The historic site of Hasting Mills Museum, is what draws significance to the park. The land where the museum resides was originally owned by the Provincial Government. The building that hosts the museum was originally the Hastings Mill Store, the first general store erected in Vancouver in 1865 by British Captain Edward Stamp's British Columbia and Vancouver Island Spar, Lumber and Sawmill Company. This building was one of the few buildings to survive the Great Fire of 1886 and was moved from the burrard inlet by barge to its current location at the foot of Alma Street by the Native Daughters of British Columbia. The museum was officially dedicated as a museum of B.C. historical relics in memory of the pioneers in 1932 and currently shows a wide range of First Nations artifacts as well as photographs from the Vancouver Pioneer Association.

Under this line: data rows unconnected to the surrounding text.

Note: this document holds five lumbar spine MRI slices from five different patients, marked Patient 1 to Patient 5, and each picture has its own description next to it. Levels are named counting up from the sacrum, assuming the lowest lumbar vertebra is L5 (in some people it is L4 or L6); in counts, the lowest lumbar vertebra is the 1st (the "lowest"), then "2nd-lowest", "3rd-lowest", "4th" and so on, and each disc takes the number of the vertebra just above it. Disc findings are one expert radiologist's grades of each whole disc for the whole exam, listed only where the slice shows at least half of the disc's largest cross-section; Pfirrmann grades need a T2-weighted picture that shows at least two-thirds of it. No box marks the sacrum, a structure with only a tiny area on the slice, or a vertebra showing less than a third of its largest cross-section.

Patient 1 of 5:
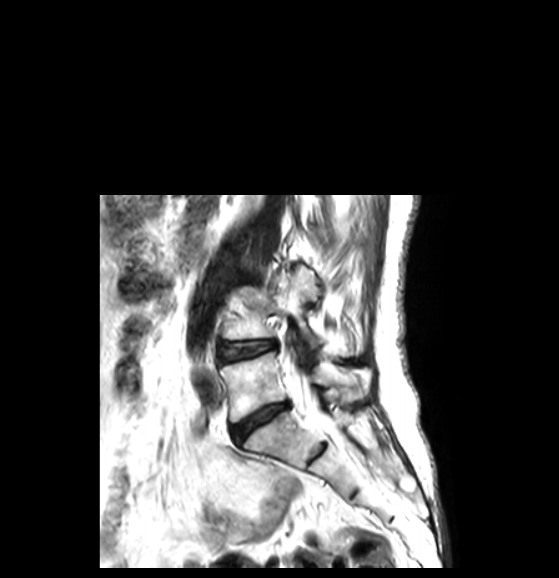
Image 559x578, MRI lumbar spine (T2-weighted), sagittal plane, Patient sex: F, Slice spacing 3.3 mm

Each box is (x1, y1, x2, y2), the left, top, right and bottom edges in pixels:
Structures:
• 2nd-lowest disc: (220, 340, 274, 361)
• lowest vertebra: (220, 352, 367, 422)
• lowest disc: (232, 403, 287, 440)
• thecal sac / spinal canal: (286, 353, 332, 434)
• 2nd-lowest vertebra: (226, 268, 320, 348)

Expert MSK radiologist gradings (per disc):
- lowest disc: Pfirrmann grade 3, disc bulging, disc narrowing
- 2nd-lowest disc: Pfirrmann grade 3, disc bulging

Patient 2 of 5:
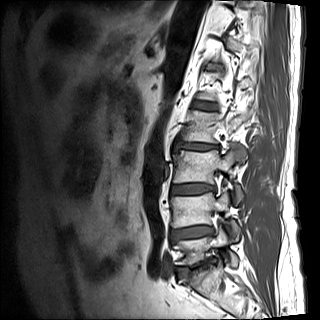
Slice 11/15, MRI lumbar spine (T1-weighted), sagittal plane, Image 320x320
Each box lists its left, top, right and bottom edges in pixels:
Lowest disc = left=175, top=262, right=208, bottom=276.
3rd-lowest vertebra = left=173, top=144, right=245, bottom=203.
2nd-lowest disc = left=171, top=226, right=213, bottom=241.
Lowest vertebra = left=173, top=226, right=238, bottom=267.
5th disc = left=194, top=101, right=216, bottom=109.
4th vertebra = left=183, top=109, right=252, bottom=143.
2nd-lowest vertebra = left=171, top=188, right=239, bottom=237.
4th disc = left=175, top=143, right=218, bottom=150.
3rd-lowest disc = left=171, top=184, right=215, bottom=194.

Per-level radiological findings:
  lowest disc: upper-endplate change, disc narrowing, disc bulging, lower-endplate change, Modic type II
  3rd-lowest disc: Modic type II, lower-endplate change, disc bulging, upper-endplate change
  4th disc: disc narrowing, lower-endplate change, Modic type II, disc bulging, upper-endplate change
  2nd-lowest disc: upper-endplate change, disc narrowing, Modic type II, lower-endplate change, disc bulging

Patient 3 of 5:
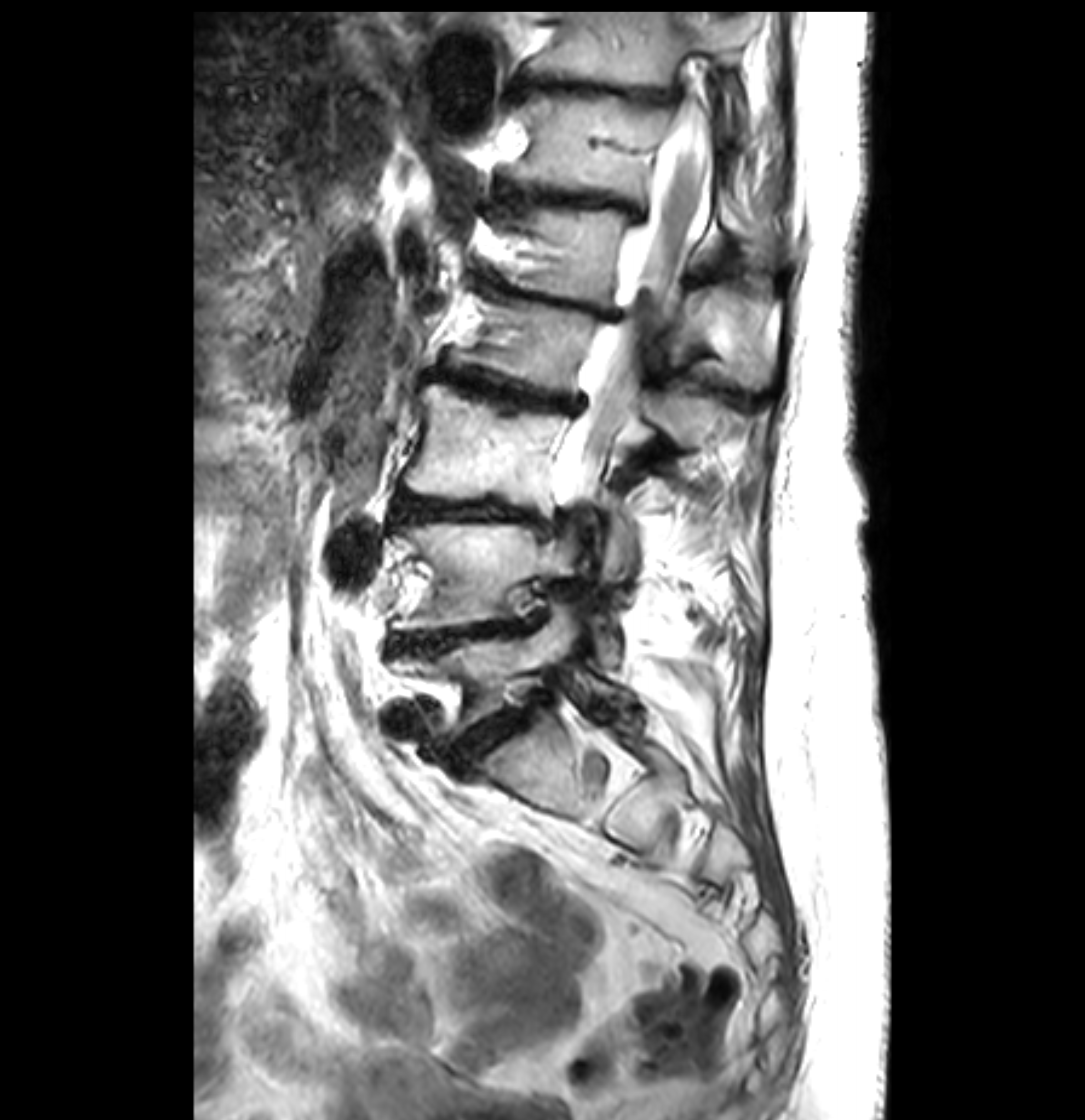 Field of view 280x289 mm, slice spacing 3.4 mm; Sex F; Sagittal T2-weighted lumbar spine MRI

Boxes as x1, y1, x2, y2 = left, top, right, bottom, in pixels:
Structures:
- T11/T12 — 506, 78, 685, 107
- intervertebral disc L2/L3 — 443, 368, 578, 410
- L5 — 400, 604, 612, 739
- L4/L5 — 392, 620, 530, 648
- intervertebral disc L5/S1 — 453, 690, 552, 765
- L1 — 508, 208, 775, 387
- intervertebral disc L3/L4 — 397, 495, 547, 526
- L2 vertebra — 472, 300, 726, 446
- L1/L2 — 497, 279, 625, 322
- T12/L1 — 526, 192, 646, 223
- L3 vertebra — 405, 383, 625, 575
- T12 — 518, 94, 765, 241
- thecal sac / spinal canal — 557, 98, 717, 522
- L4 — 392, 520, 615, 659
- T11 — 526, 11, 755, 130

Radiological gradings:
  L3/L4: Pfirrmann grade 5, upper-endplate change, disc narrowing, lower-endplate change, disc bulging, Modic type II
  L4/L5: lower-endplate change, disc narrowing, Modic type II, upper-endplate change, disc bulging
  L2/L3: lower-endplate change, disc narrowing, Modic type II, upper-endplate change, disc bulging
  T11/T12: Modic type II, disc narrowing, upper-endplate change, disc bulging, lower-endplate change
  L5/S1: Pfirrmann grade 5, disc narrowing, lower-endplate change, disc bulging, disc herniation, upper-endplate change, Modic type II

Patient 4 of 5:
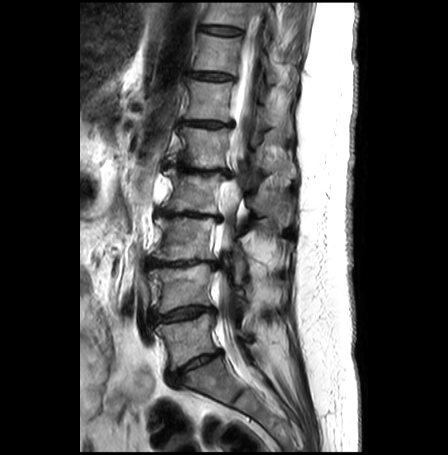 T2-weighted sagittal MRI of the lumbar spine; Field of view 280x284 mm, slice spacing 3.3 mm

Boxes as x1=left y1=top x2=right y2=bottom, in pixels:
Disc L3/L4 (3rd-lowest disc) at x1=148 y1=258 x2=217 y2=269, T11 (7th vertebra) at x1=194 y1=33 x2=293 y2=88, spinal canal at x1=211 y1=13 x2=266 y2=390, disc T10/T11 (8th disc) at x1=202 y1=26 x2=241 y2=35, L1 (5th vertebra) at x1=169 y1=127 x2=297 y2=177, L4 (2nd-lowest vertebra) at x1=148 y1=263 x2=245 y2=312, T10 (8th vertebra) at x1=203 y1=3 x2=282 y2=39, T11/T12 (7th disc) at x1=190 y1=71 x2=232 y2=80, L3 (3rd-lowest vertebra) at x1=152 y1=217 x2=284 y2=282, L5 (lowest vertebra) at x1=155 y1=313 x2=250 y2=369, disc T12/L1 (6th disc) at x1=183 y1=120 x2=231 y2=127, T12 (6th vertebra) at x1=185 y1=79 x2=292 y2=139, disc L1/L2 (5th disc) at x1=164 y1=163 x2=230 y2=176, L2 (4th vertebra) at x1=162 y1=168 x2=293 y2=225, disc L2/L3 (4th disc) at x1=156 y1=210 x2=220 y2=221, L5/S1 (lowest disc) at x1=167 y1=350 x2=222 y2=382, disc L4/L5 (2nd-lowest disc) at x1=150 y1=305 x2=214 y2=322.

Expert MSK radiologist gradings (per disc):
- L1/L2 (5th disc): Pfirrmann grade 5, disc bulging, disc narrowing, Modic type II, lower-endplate change, upper-endplate change
- T11/T12 (7th disc): Pfirrmann grade 2, disc bulging
- T12/L1 (6th disc): Pfirrmann grade 4, lower-endplate change, disc narrowing, Modic type II, disc bulging, upper-endplate change
- L5/S1 (lowest disc): Pfirrmann grade 4, disc narrowing, disc bulging, lower-endplate change, Modic type II, upper-endplate change
- L2/L3 (4th disc): upper-endplate change, disc bulging, disc narrowing, lower-endplate change, Modic type II
- L4/L5 (2nd-lowest disc): Pfirrmann grade 3, disc herniation, disc narrowing, upper-endplate change, lower-endplate change, Modic type II, disc bulging
- L3/L4 (3rd-lowest disc): disc bulging, Modic type II, upper-endplate change, lower-endplate change, disc narrowing
- T10/T11 (8th disc): Pfirrmann grade 1

Patient 5 of 5:
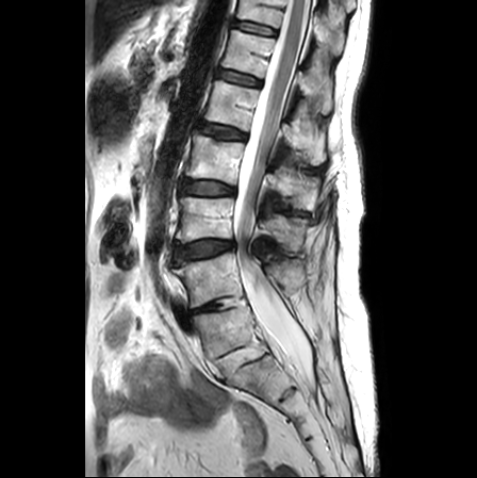 Sagittal T2-weighted lumbar spine MRI. Patient sex: F.

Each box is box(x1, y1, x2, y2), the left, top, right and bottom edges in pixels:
L3: box(177, 197, 304, 250).
L2 vertebra: box(185, 133, 317, 209).
T12/L1: box(217, 70, 261, 85).
L5/S1: box(217, 348, 247, 375).
L5: box(193, 303, 267, 362).
L1 vertebra: box(203, 80, 325, 165).
L2/L3: box(181, 179, 234, 195).
L4 vertebra: box(172, 253, 307, 307).
L3/L4: box(174, 240, 234, 262).
Thecal sac / spinal canal: box(234, 0, 316, 395).
T11 vertebra: box(237, 0, 344, 54).
L4/L5: box(193, 301, 222, 313).
L1/L2: box(198, 123, 246, 139).
T12: box(221, 30, 332, 113).
T11/T12: box(234, 20, 275, 35).

Per-level radiological findings:
  L1/L2: Pfirrmann grade 2, upper-endplate change, lower-endplate change
  L4/L5: Pfirrmann grade 3, disc narrowing
  L5/S1: Pfirrmann grade 1
  L3/L4: Pfirrmann grade 3, upper-endplate change, lower-endplate change, disc bulging, Modic type II
  T11/T12: Pfirrmann grade 1
  L2/L3: Pfirrmann grade 2, disc bulging, lower-endplate change, upper-endplate change
  T12/L1: Pfirrmann grade 1
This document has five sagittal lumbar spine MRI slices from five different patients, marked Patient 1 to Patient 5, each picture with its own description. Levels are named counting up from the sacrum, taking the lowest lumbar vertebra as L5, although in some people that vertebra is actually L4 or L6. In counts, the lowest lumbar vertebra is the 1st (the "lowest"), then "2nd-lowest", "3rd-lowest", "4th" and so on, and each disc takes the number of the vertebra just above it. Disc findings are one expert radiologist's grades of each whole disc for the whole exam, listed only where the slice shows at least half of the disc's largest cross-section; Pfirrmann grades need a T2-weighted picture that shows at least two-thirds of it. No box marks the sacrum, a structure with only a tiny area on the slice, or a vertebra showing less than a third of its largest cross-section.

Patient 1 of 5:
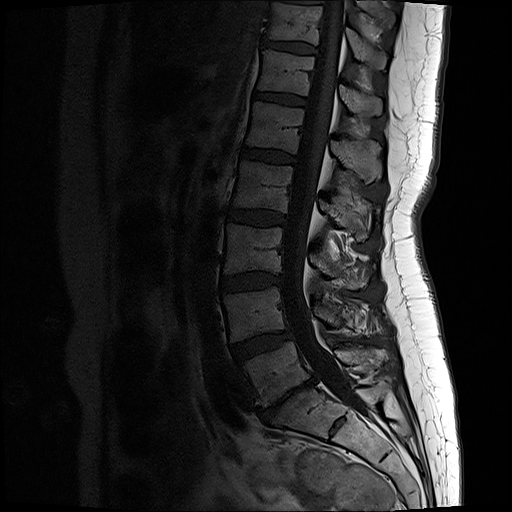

The Museum is open Tuesday-Sunday 1-4 pm and is closed during the months of December and January.

== Construction ==
The Vancouver Park board collaborated with the architects at PWL Partnership in order to build a new playground which would be more child friendly and suitable for a wider range of ages. A public open house was conducted in the summer of 2015 in order to gain feedback from the community into the new design. The renovated playground opened in the fall of 2016 and now consists of two tall swings, two toddler swings, two standard swings, adventure log playground and a new playhouse with a sand area. The new playground is made entirely out of wood logs and timber to recall the history of the city's logging pioneer community.

== Surrounding facilities ==
The Royal Vancouver Yacht Club, Jericho Tennis Club, Jericho Park and Beach are all located within walking distance from the park. Located at Jericho Park and Beach are public bathrooms, pay parking, a concession stand, and various sports fields such as a basketball court and soccer fields.

A bike path connects to the Hastings Mill park. This path connects to most of Vancouver's bike paths and can take visitors towards Pacific Spirit Regional Park or into Downtown Vancouver and is said to be 'comfortable for all ages' and abilities.